[Opening Material for the task section]

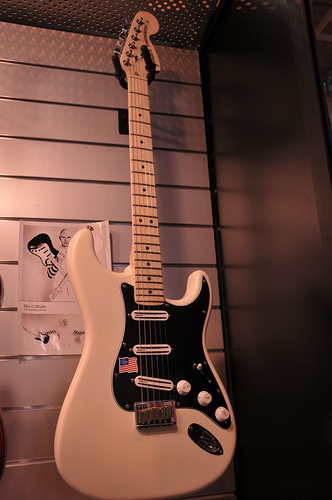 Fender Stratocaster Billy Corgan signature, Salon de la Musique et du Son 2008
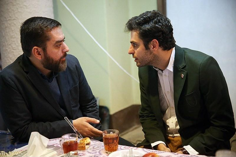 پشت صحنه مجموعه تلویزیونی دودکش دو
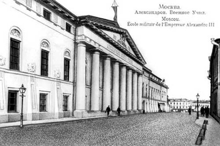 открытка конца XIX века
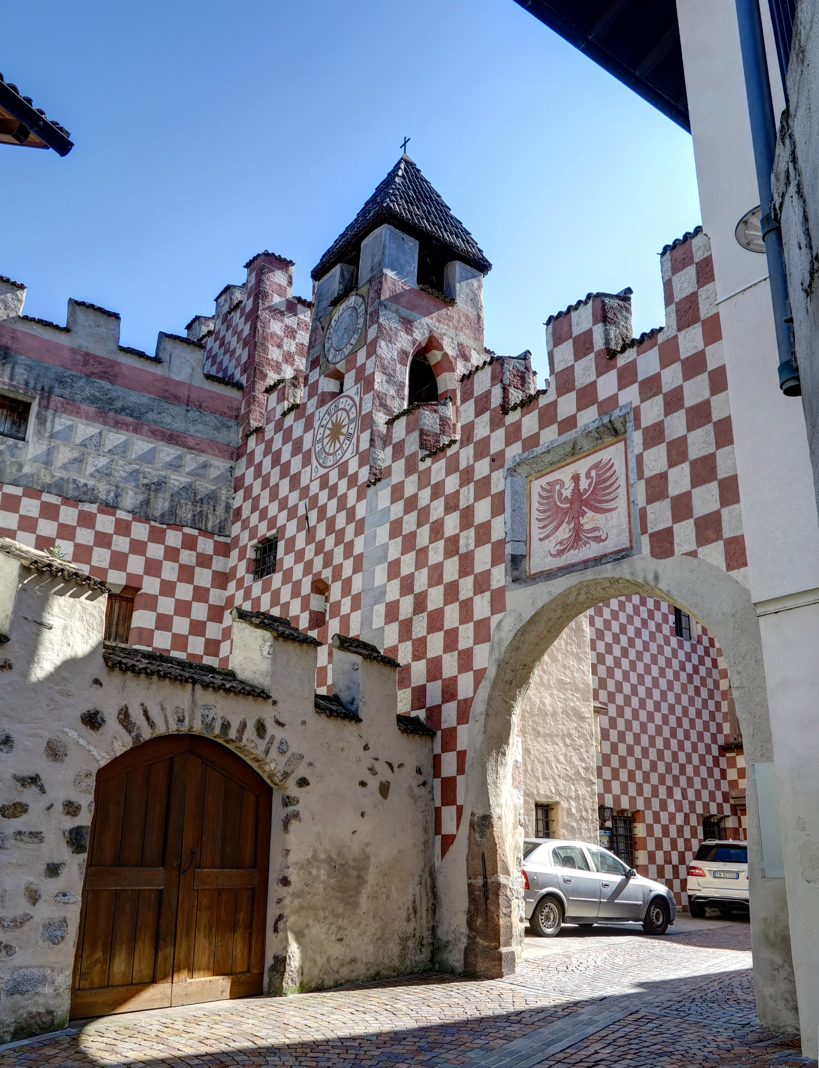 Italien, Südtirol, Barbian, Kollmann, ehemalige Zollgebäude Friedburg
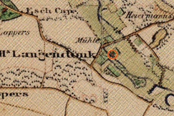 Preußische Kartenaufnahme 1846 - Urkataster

[Closing Material for the task section]

# Task statement
In the entries above, find the line containing "открытка конца XIX века"; transcribe exactly that line and every line after it through the end, and only those, omitting pictures.

# Answer for the task
 открытка конца XIX века
 Italien, Südtirol, Barbian, Kollmann, ehemalige Zollgebäude Friedburg
 Preußische Kartenaufnahme 1846 - Urkataster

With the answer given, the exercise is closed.